TEMPO.CO, Jakarta - Presiden Joko Widodo atau Jokowi dijadwalkan akan menyematkan pangkat istimewa kepada Menteri Pertahanan Prabowo Subianto pada hari ini, Rabu, 28 Februari 2024 di Gedung Ahmad Yani Mabes TNI, Cilangkap, Jakarta Timur.
Kepala Pusat Penerangan TNI Brigjen Nugraha Gumelar menjelaskan mekanisme pemberian pangkat ini diajukan dari kementerian terkait ke TNI.
"Selanjutnya TNI mengusulkan ke presiden," kata Nugraha mengonfirmasi ini melalui pesan singkat kepada Tempo pada Selasa kemarin, 27 Februari 2024.
Juru Bicara Kementerian Pertahanan Dahnil Anzar Simanjuntak mengatakan kenaikan pangkat untuk Prabowo sesuai dengan Undang-undang Nomor 20 Tahun 2009 tentang Gelar Tanda Jasa dan Tanda Kehormatan.
Dahnil mengatakan hal yang sama pernah diperoleh Susilo Bambang Yudhoyono, Luhut Pandjaitan hingga Hendropriyono.
"Pemberian jenderal penuh kepada Pak Prabowo didasarkan pada dedikasi dan kontribusi Pak Prabowo selama ini di dunia militer dan pertahanan," kata Dahnil melalui keterangan video pada Selasa, 27 Februari 2024. “Insyaallah besok (Rabu) Pak Prabowo akan menerima tanda kehormatan kenaikan pangkat tersebut di Mabes TNI.”
Rencana pemberian pangkat istimewa itu pun kemudian menuai pro dan kontra. Apa saja pro-kontra tersebut?

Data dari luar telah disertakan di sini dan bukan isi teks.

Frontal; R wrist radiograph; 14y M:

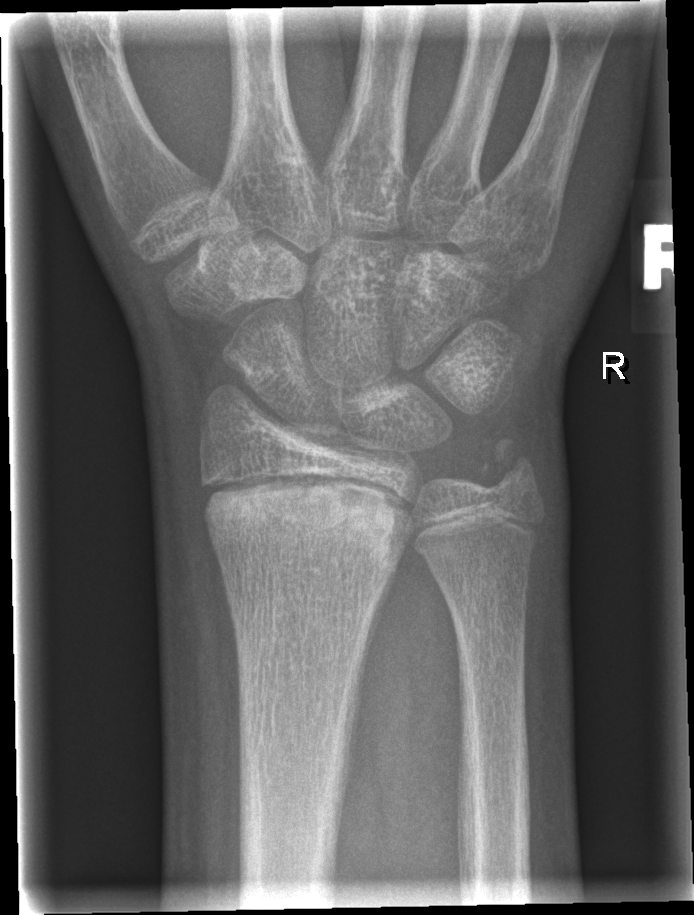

ISESS: Prabowo penuhi syarat dapat pangkat istimewa
Pengamat militer dari Institute for Security and Strategic Studies (ISESS) Khairul Fahmi menilai Prabowo memiliki hak dan memenuhi syarat untuk mendapatkan pangkat istimewa tersebut.
Bahkan jika mengacu pada penganugerahan tanda kehormatan bintang militer utama (Bintang Yuda Dharma Utama dll) yang dilakukan pada 2022, lanjut Fahmi, mestinya penganugerahan pangkat istimewa itu sudah bisa dilakukan pada tahun itu juga.
Mengenai Prabowo tercatat pernah diberhentikan dari Angkatan Bersenjata Republik Indonesia (ABRI) namun saat ini malah mendapat tanda kehormatan, menurut Fahmi, harus diingat bahwa semua prajurit yang memasuki masa pensiun atau harus mengakhiri dinas keprajuritan karena kondisi tertentu (berhalangan tetap, dipecat dan lain-lain), pasti akan mendapatkan keputusan pemberhentian dari dinas keprajuritan sebagai bentuk pengakhiran.
Menurutnya Fahmi, bentuknya ada dua, yakni pemberhentian dengan hormat atau tidak dengan hormat dan tidak pernah diberhentikan secara tidak hormat (pemecatan).
"Faktanya, status Prabowo adalah diberhentikan dengan hormat. Karena itu dia juga tidak kehilangan hak dan kewajiban apapun yang berkaitan dengan statusnya sebagai prajurit TNI,” katanya.
Sedangkan soal pelanggaran HAM berat yang diduga dilakukan oleh Prabowo, Fahmi melihat, sejauh ini tidak ada fakta hukum dan putusan pengadilan yang berkekuatan hukum tetap, yang menyatakan dan menghukum Prabowo sebagai pelaku pelanggaran HAM Berat.
"Selama hal itu tidak ada, tentu saja dia tidak bisa disebut demikian dan asas praduga tidak bersalah juga berlaku untuk Prabowo,” ujar Fahmi.